Available records:
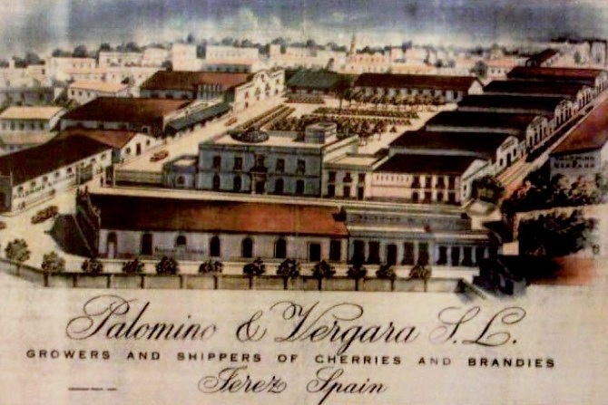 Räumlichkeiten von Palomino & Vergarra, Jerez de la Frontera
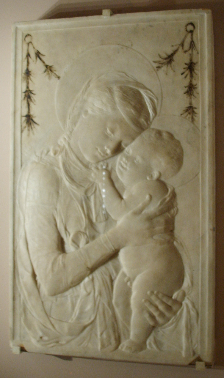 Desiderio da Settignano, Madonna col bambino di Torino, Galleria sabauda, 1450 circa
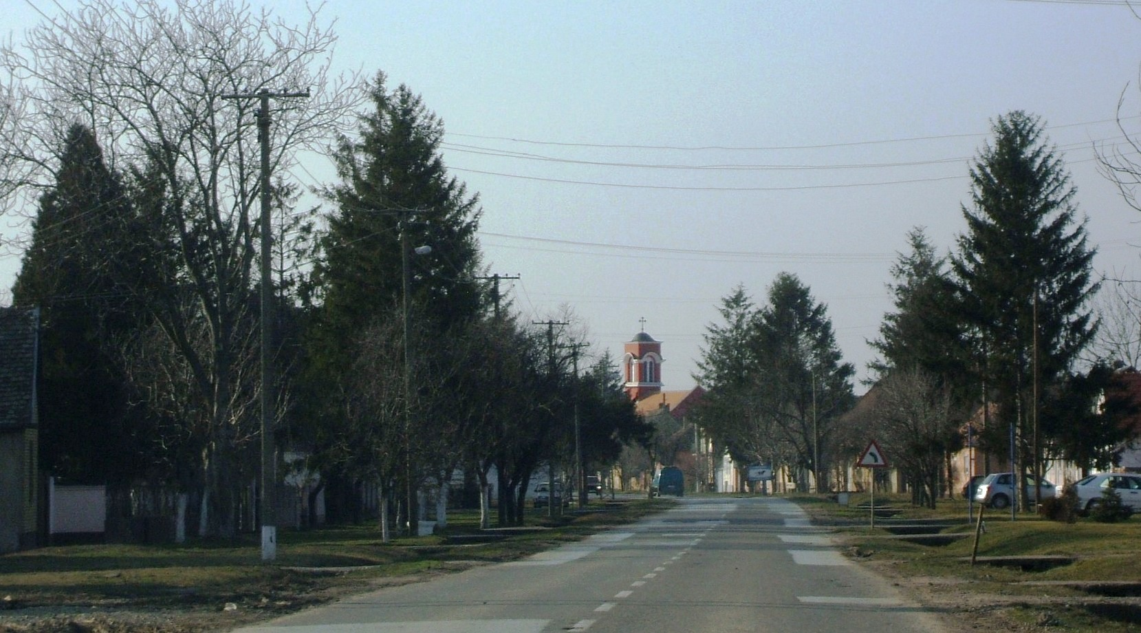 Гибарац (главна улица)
---
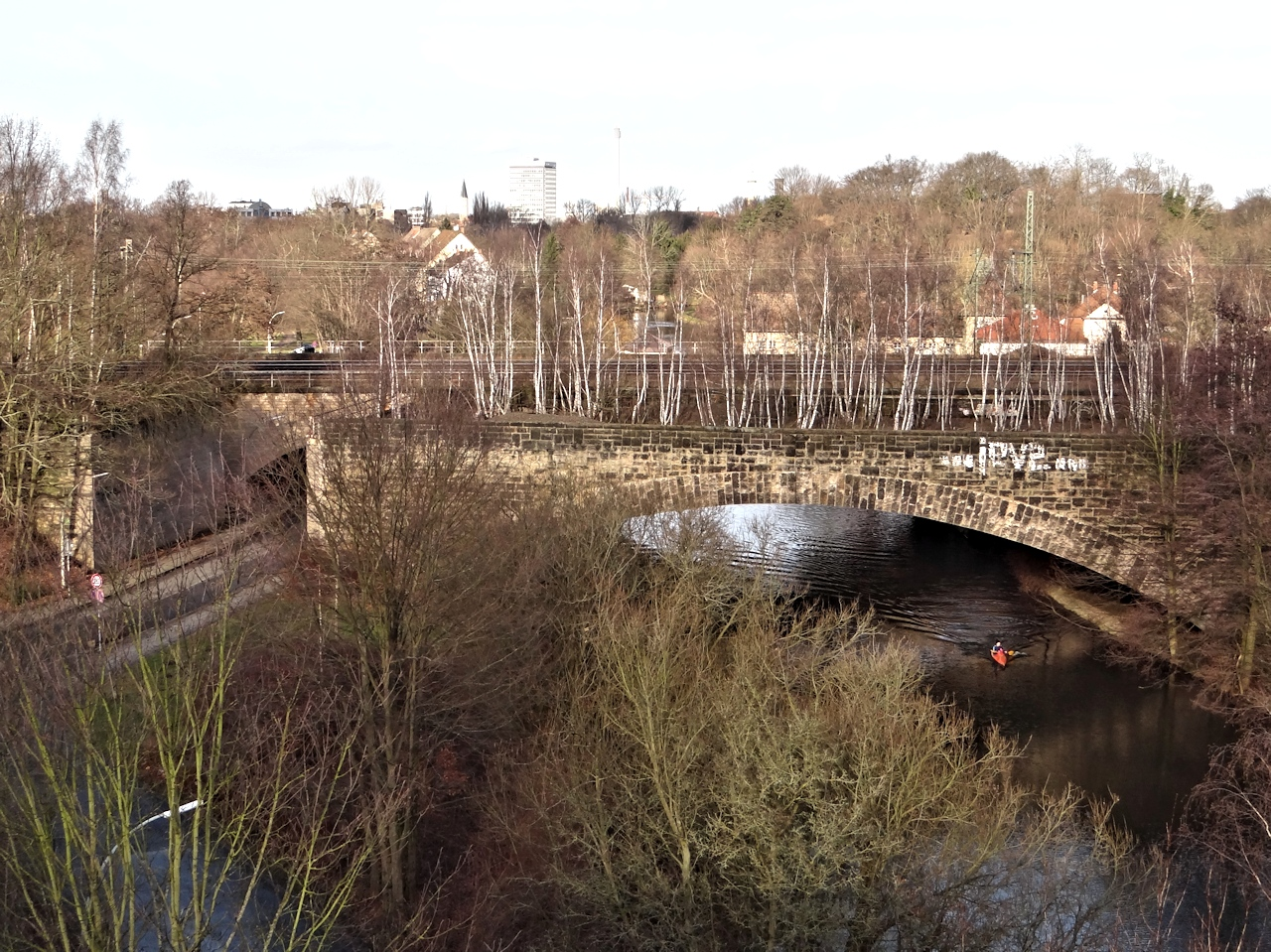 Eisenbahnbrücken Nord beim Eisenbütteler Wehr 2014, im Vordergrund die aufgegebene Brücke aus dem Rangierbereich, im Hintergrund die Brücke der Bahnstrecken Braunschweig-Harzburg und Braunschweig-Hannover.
...
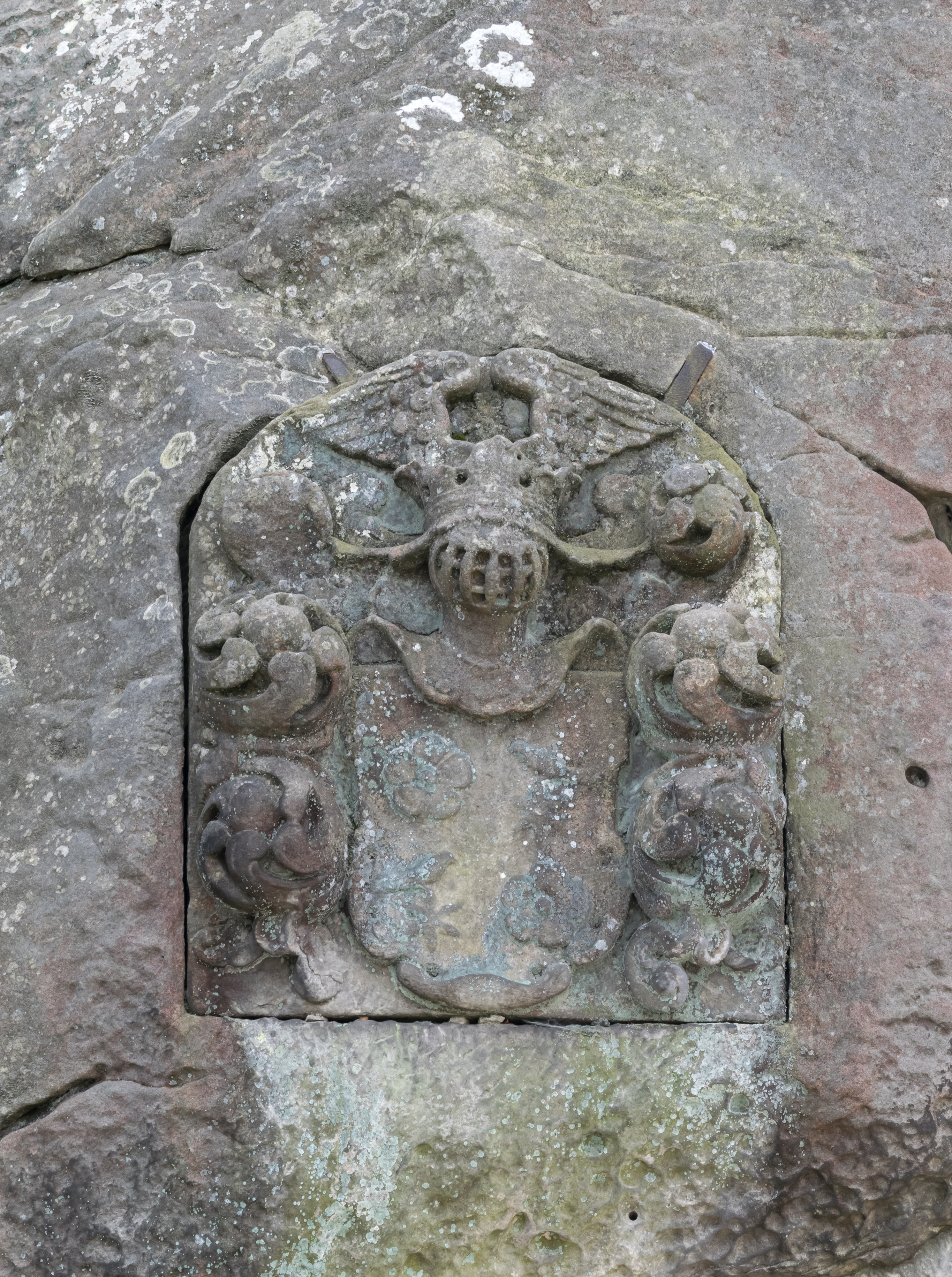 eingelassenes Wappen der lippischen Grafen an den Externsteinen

Problem description: Exactly the lines starting at the one above with "Räumlichkeiten von Palomino" and ending at the one with "Гибарац (главна улица)" should be printed, and nothing else. Omit the pictures.

Response:
 Räumlichkeiten von Palomino & Vergarra, Jerez de la Frontera
 Desiderio da Settignano, Madonna col bambino di Torino, Galleria sabauda, 1450 circa
 Гибарац (главна улица)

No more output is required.